Right to left, Jean Murphy of Delta Sigma Theta Sorority and Dorrie Lloyd-Still and Mary Morris register voters at the Library before a panel discussion of voting rights. The deadline to vote in the March 18 election is Feb. 18.                   RoundTable photo

A panel discussion on voting rights sponsored by Delta Sigma Theta sorority ENSA, the League of Women Voters of Evanston, the Evanston chapter of the NAACP and the YWCA Evanston North Shore drew more than 60 people to the Main Library on Jan. 11.

“There are many efforts to suppress voting rights,” said Evonda Thomas-Smith, director of the City’s Health Department and a member of the Delta sorority. “More states are requiring voters to show state identification cards.  These and other restrictions impact the elderly, the young, people of color and low-income people,” because they may not have such IDs and it can be costly or time-consuming, or both, to obtain one.

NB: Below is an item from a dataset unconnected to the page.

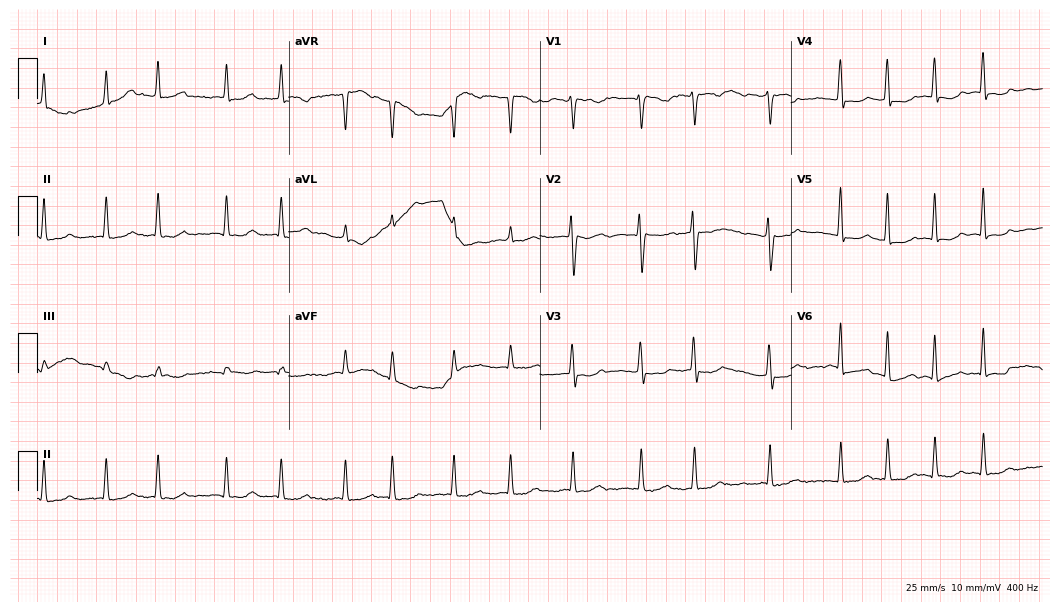
12-lead ECG from a woman, 79 years old. Findings include atrial fibrillation.

“People say, ‘You can’t fly without an ID,’” said Ms. Thomas-Smith, “but the difference is that voting is a right. Flying is something you choose to do.”

The Shelby County Decision

The Voting Rights Act, passed by Congress in 1965 under President Lyndon B. Johnson, prohibited voting practices or procedures that discriminate on the basis of race and color and, as amended in the 1970s, on the basis of membership in a language-minority group.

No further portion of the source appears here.